In today’s era, having a website has become essential for individuals and businesses alike. With advancements in AI, tools like ChatGPT and Bard can help create a simple website or boilerplate with just a few sentences. This tutorial will guide you through the process of creating and uploading a website to BNB Greenfield, a decentralized storage on the BNB Chain.

Creating a website

A website typically consists of HTML pages, CSS stylesheets, and JavaScript scripts for enhanced interactivity. These files work together to create the visual layout, design, and functionality of the website.

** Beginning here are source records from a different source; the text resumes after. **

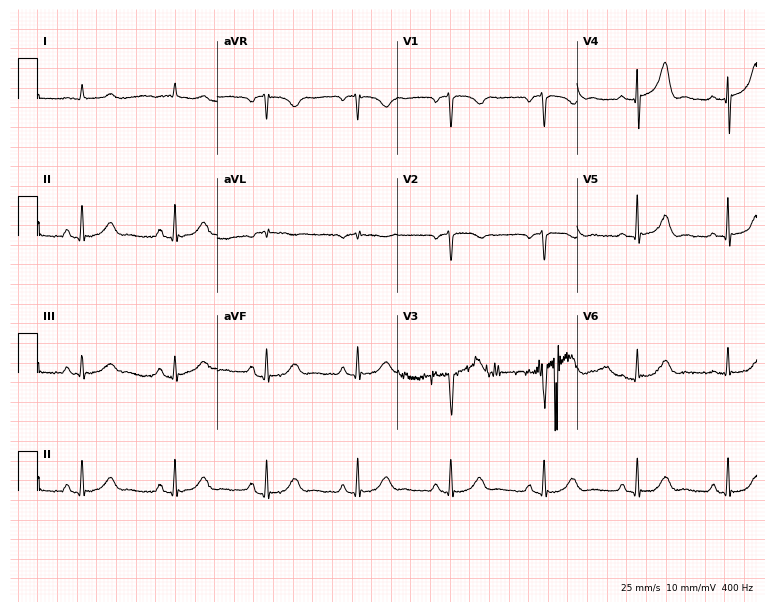
ECG (7.3-second recording at 400 Hz) — a male patient, 71 years old. Screened for six findings — first-degree AV block, right bundle branch block, left bundle branch block, sinus bradycardia, atrial fibrillation, sinus tachycardia — none is recorded. Only these six findings were labelled.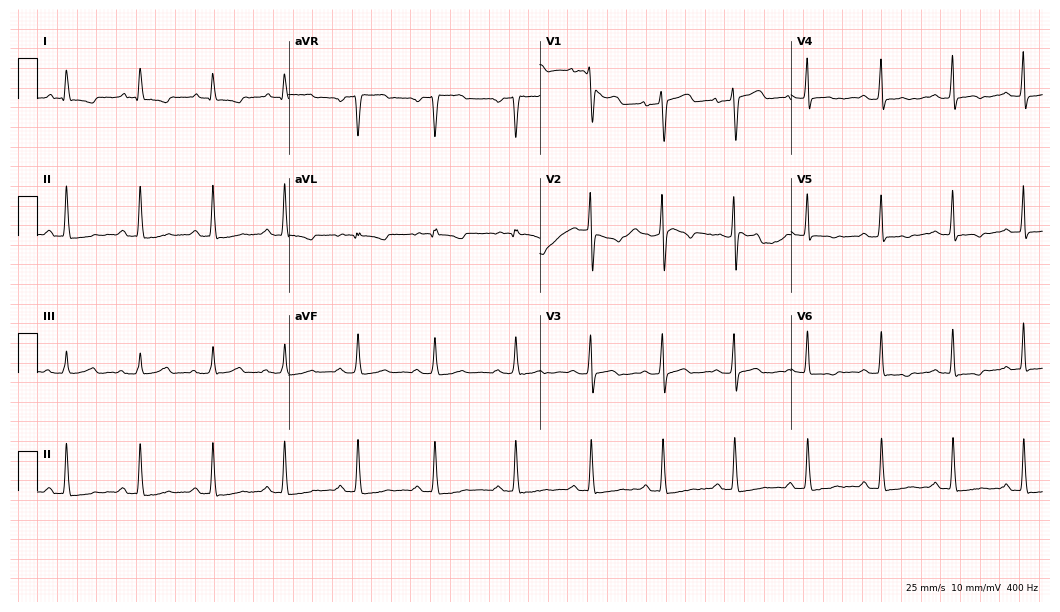
ECG — a female patient, 34 years old. Screened for six findings — first-degree AV block, right bundle branch block, left bundle branch block, sinus bradycardia, atrial fibrillation, sinus tachycardia — none is recorded. Only these six findings were labelled.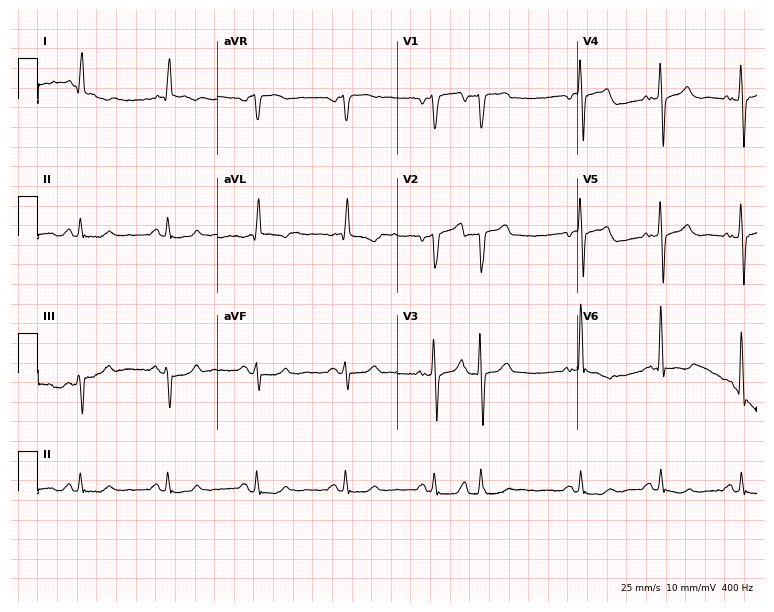
Standard 12-lead ECG recorded from a male patient, 85 years old (7.3-second recording at 400 Hz). None of these six findings is recorded: first-degree AV block, right bundle branch block (RBBB), left bundle branch block (LBBB), sinus bradycardia, atrial fibrillation (AF), sinus tachycardia. Findings outside these six are not listed.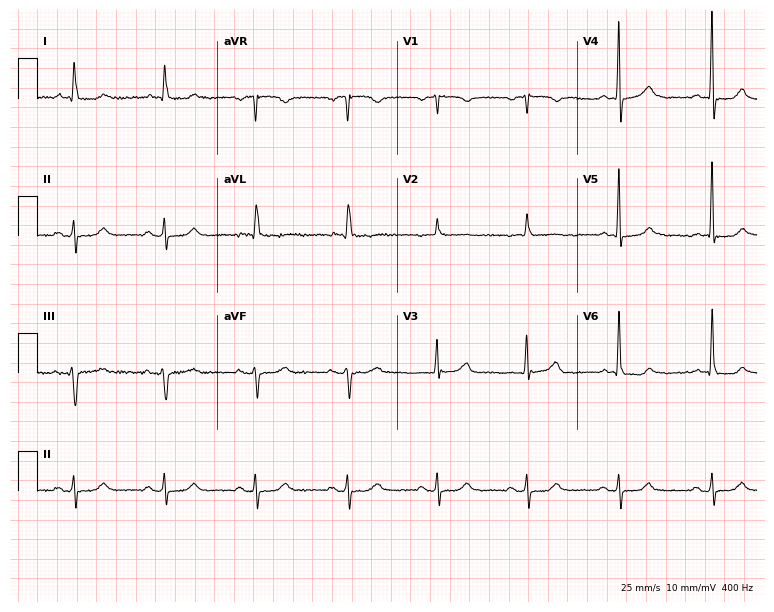
12-lead ECG (7.3-second recording at 400 Hz) from a man, 80 years old. Labelled as a normal ECG.

Go to the AI tool of your choice and type something like “Create a website about Plato’s biography with images”. And ideally, after a few iterations, you’ll get to a decent-looking website.

Deploying a website

Deploying a website to a web hosting platform is crucial because it makes the website publicly accessible and ensures its availability to users. When a website is hosted on a cloud server it becomes accessible to anyone with an internet connection. Users can access the website by typing its URL or domain name into a web browser.

In the case of BNB Greenfield, the decentralized network of storage providers contributes to increased availability by distributing the website’s files across multiple nodes. Additionally, decentralized networks like BNB Greenfield provide data redundancy by storing multiple copies of the website’s files on different nodes, reducing the risk of data loss. BNB Greenfield prioritizes security measures to protect websites and their data from unauthorized access, cyber threats, and data breaches.

Creating a Bucket

To start, create a separate bucket for your website on BNB Greenfield using the following command:

./gnfd-cmd bucket create --visibility=public-read gnfd://my-plato-website --primarySP 0x231099e40E1f98879C4126ef35D82FF006F24fF2

The example return message is like the following:

make_bucket: my-plato-website
transaction hash:  E083FB2647D0A53640B63AD1DB8EFA0E1C5CC05454C0774E3DB2A4822E73D423

You can verify the transaction in explorer here.

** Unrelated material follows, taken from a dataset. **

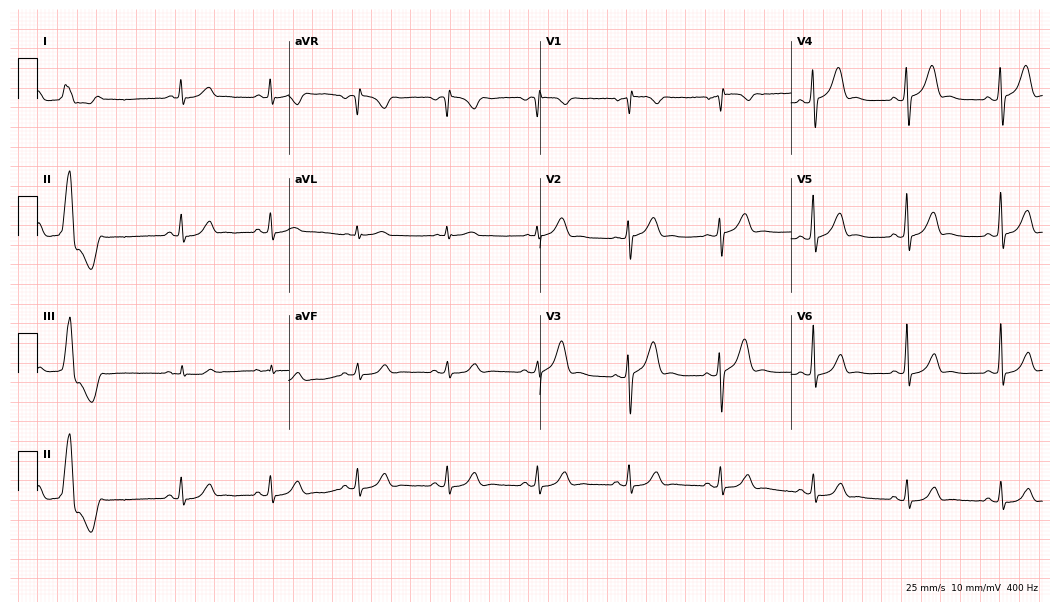
12-lead ECG from a male patient, 57 years old. Screened for six findings — first-degree AV block, right bundle branch block, left bundle branch block, sinus bradycardia, atrial fibrillation, sinus tachycardia — none is recorded.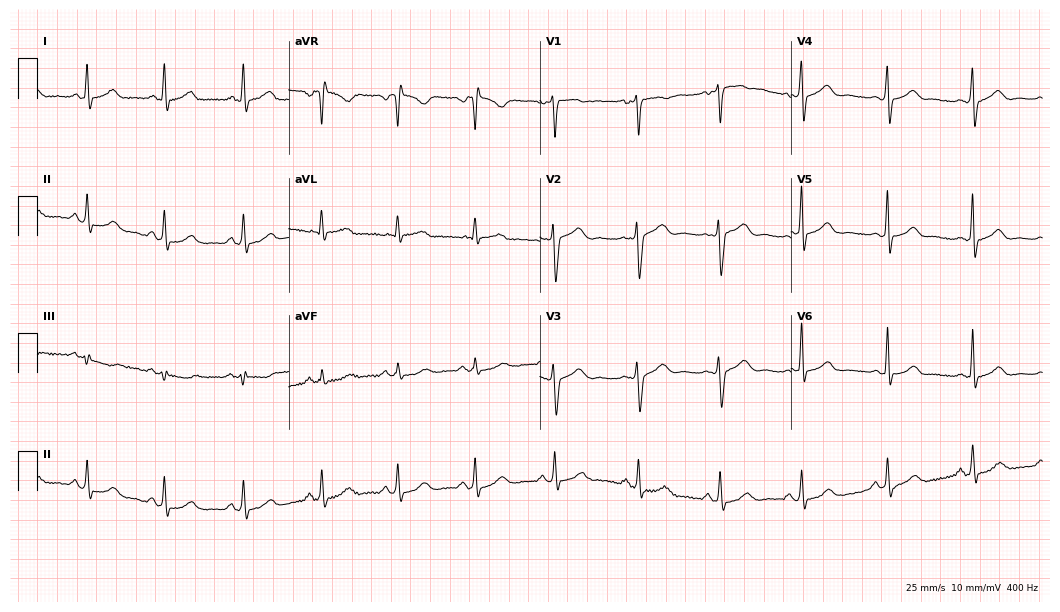
12-lead ECG (10.2-second recording at 400 Hz) from a woman, 48 years old. Labelled as a normal ECG.

Uploading Supporting Files

Next, upload the stylesheet and image files to your newly created bucket. Set the visibility flag as public-read to make the files accessible to everyone:

./gnfd-cmd object put --visibility=public-read ./plato.jpg gnfd://my-plato-website/plato.jpg ./gnfd-cmd object put --visibility=public-read ./styles.css gnfd://my-plato-website/styles.css

BNB Greenfield Url

BNB Greenfield utilizes a specific URL format known as the BNB Greenfield Url to identify and access objects within its decentralized storage. The URL format follows the pattern: gnfd://<bucket_name><object_name>?[parameter]*.

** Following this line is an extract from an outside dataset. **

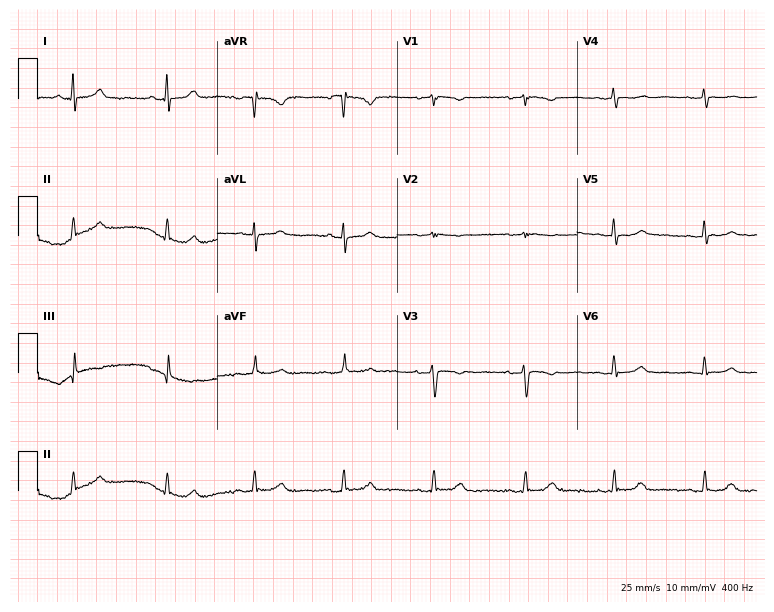
Standard 12-lead ECG recorded from a 56-year-old female patient (7.3-second recording at 400 Hz). None of these six findings is recorded: first-degree AV block, right bundle branch block (RBBB), left bundle branch block (LBBB), sinus bradycardia, atrial fibrillation (AF), sinus tachycardia.

Let’s break down the components of this format:

  1. “gnfd://” - This is the fixed leading identifier that indicates the URL is associated with BNB Greenfield. It is mandatory and serves as a marker for Greenfield URLs.

  2. bucket_name - Refers to the name of the bucket where the object is stored. It is a mandatory component and helps identify the specific storage location within BNB Greenfield.

  3. object_name - Represents the name of the object (e.g., file) within the bucket. It is also mandatory and allows for precise identification of the desired resource.

  4. parameter - This component is optional and consists of a list of key-value pairs. Parameters provide additional information for the URI, enabling customization or specific functionality. Examples of parameters could include cache settings or other metadata.

Additionally, BNB Greenfield allows Service Providers (SPs) to register multiple endpoints for accessing their services. For instance, an SP named “SP1” might request users to download objects via a URL like The complete RESTful API for downloading an object from “SP1” would resemble:, where “mybucket” is the bucket name and “myobject.jpg” is the specific object within that bucket.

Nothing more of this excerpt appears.